INSTRUCTIONS TO FOLLOW
Filter these entries down to lines holding "Thesis".

EXCERPTED DATA

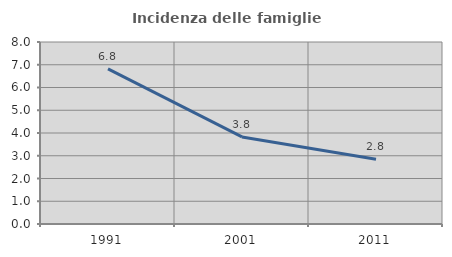
| Category | Incidenza delle famiglie numerose |
|---|---|
| 1991.0 | 6.822 |
| 2001.0 | 3.826 |
| 2011.0 | 2.842 |
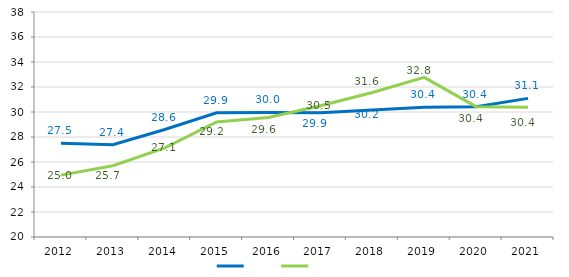
| Category | Series 1 | Series 0 |
|---|---|---|
| 2012 | 27.501 | 24.95 |
| 2013 | 27.39 | 25.703 |
| 2014 | 28.596 | 27.134 |
| 2015 | 29.942 | 29.206 |
| 2016 | 29.963 | 29.565 |
| 2017 | 29.947 | 30.496 |
| 2018 | 30.162 | 31.559 |
| 2019 | 30.383 | 32.774 |
| 2020 | 30.413 | 30.429 |
| 2021 | 31.091 | 30.38 |
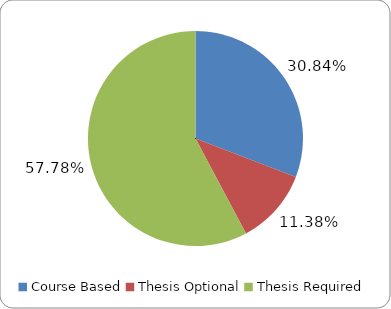
| Category | Total |
|---|---|
| Course Based | 0.308 |
| Thesis Optional | 0.114 |
| Thesis Required | 0.578 |
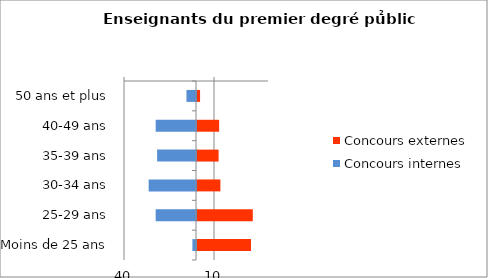
| Category | Concours externes | Concours internes |
|---|---|---|
| 50 ans et plus | 1.7 | -5.3 |
| 40-49 ans | 12.3 | -22.4 |
| 35-39 ans | 12 | -21.6 |
| 30-34 ans | 13 | -26.3 |
| 25-29 ans | 31 | -22.4 |
| Moins de 25 ans | 30 | -2 |
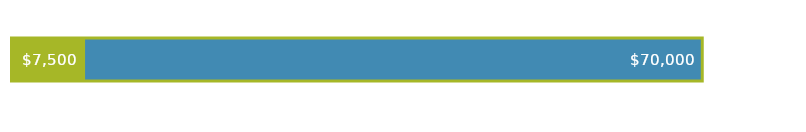
| Category | TOTAL FUNDING | TOTAL EXPENSES |
|---|---|---|
| 0 | 70000 | 7500 |
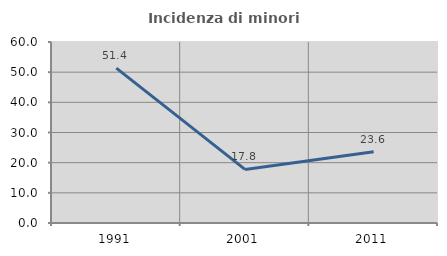
| Category | Incidenza di minori stranieri |
|---|---|
| 1991.0 | 51.351 |
| 2001.0 | 17.757 |
| 2011.0 | 23.588 |
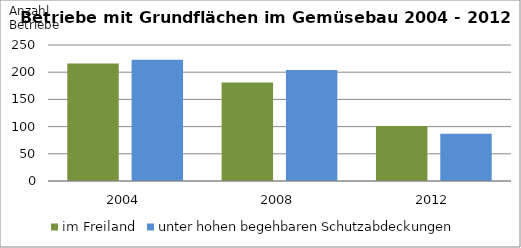
| Category | im Freiland | unter hohen begehbaren Schutzabdeckungen |
|---|---|---|
| 2004.0 | 216 | 223 |
| 2008.0 | 181 | 204 |
| 2012.0 | 101 | 87 |
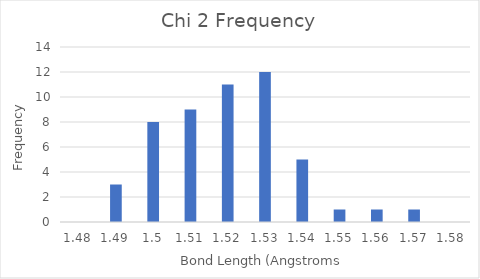
| Category | Chi 2 |
|---|---|
| 1.48 | 0 |
| 1.49 | 3 |
| 1.5 | 8 |
| 1.51 | 9 |
| 1.52 | 11 |
| 1.53 | 12 |
| 1.54 | 5 |
| 1.55 | 1 |
| 1.56 | 1 |
| 1.57 | 1 |
| 1.58 | 0 |
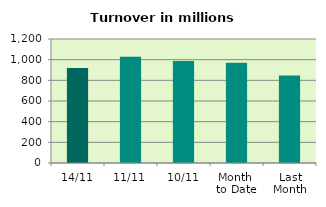
| Category | Series 0 |
|---|---|
| 14/11 | 918.522 |
| 11/11 | 1028.759 |
| 10/11 | 987.324 |
| Month 
to Date | 971.038 |
| Last
Month | 847.422 |
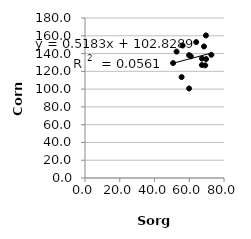
| Category | Series 0 |
|---|---|
| 59.9 | 100.7 |
| 72.7 | 138.6 |
| 55.6 | 113.5 |
| 67.3 | 127.1 |
| 69.2 | 126.7 |
| 67.3 | 134.4 |
| 69.7 | 133.8 |
| 60.9 | 136.9 |
| 59.9 | 138.2 |
| 50.7 | 129.3 |
| 52.7 | 142.2 |
| 69.6 | 160.4 |
| 68.5 | 148 |
| 56.2 | 149.1 |
| 64.0 | 152.9 |
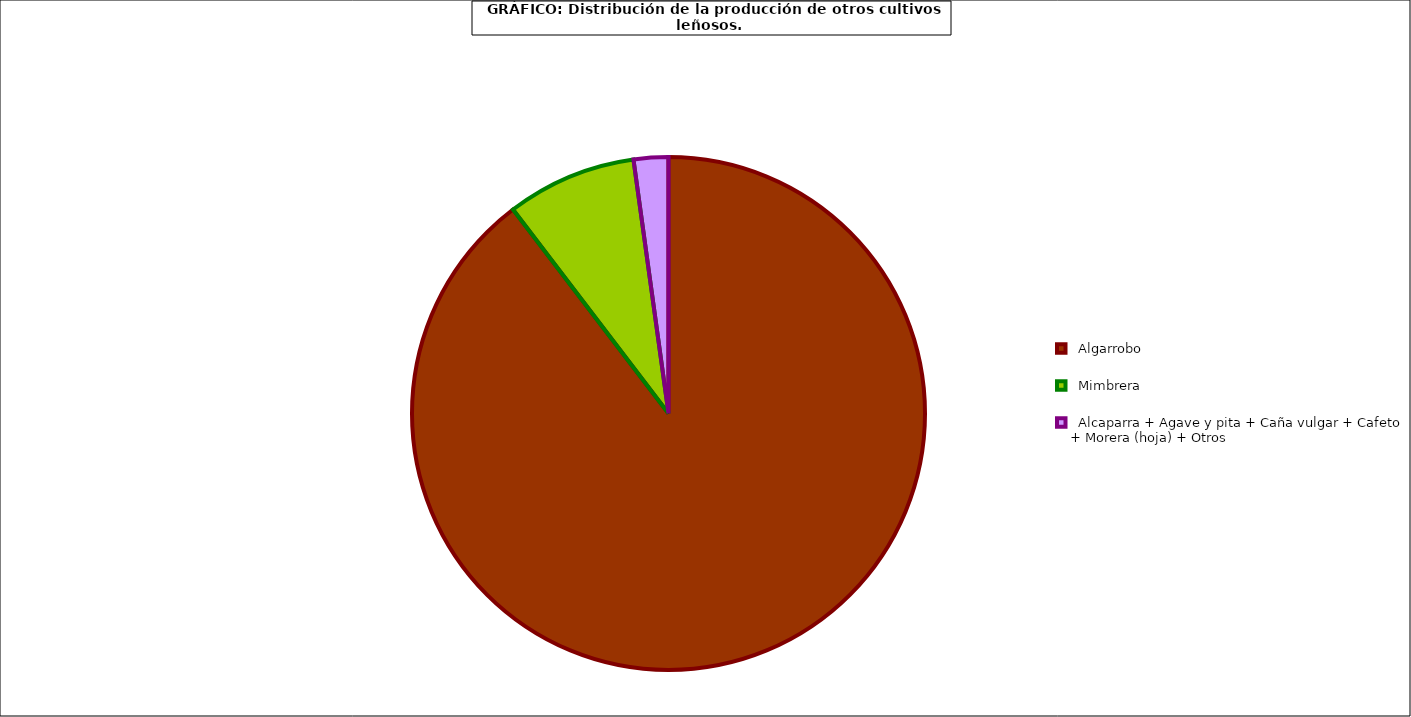
| Category | Series 0 |
|---|---|
|   Algarrobo | 52989 |
|   Mimbrera | 4839 |
|   Alcaparra + Agave y pita + Caña vulgar + Cafeto + Morera (hoja) + Otros | 1290 |

EXPECTED ANSWER
| Thesis Optional | 0.114 |
| Thesis Required | 0.578 |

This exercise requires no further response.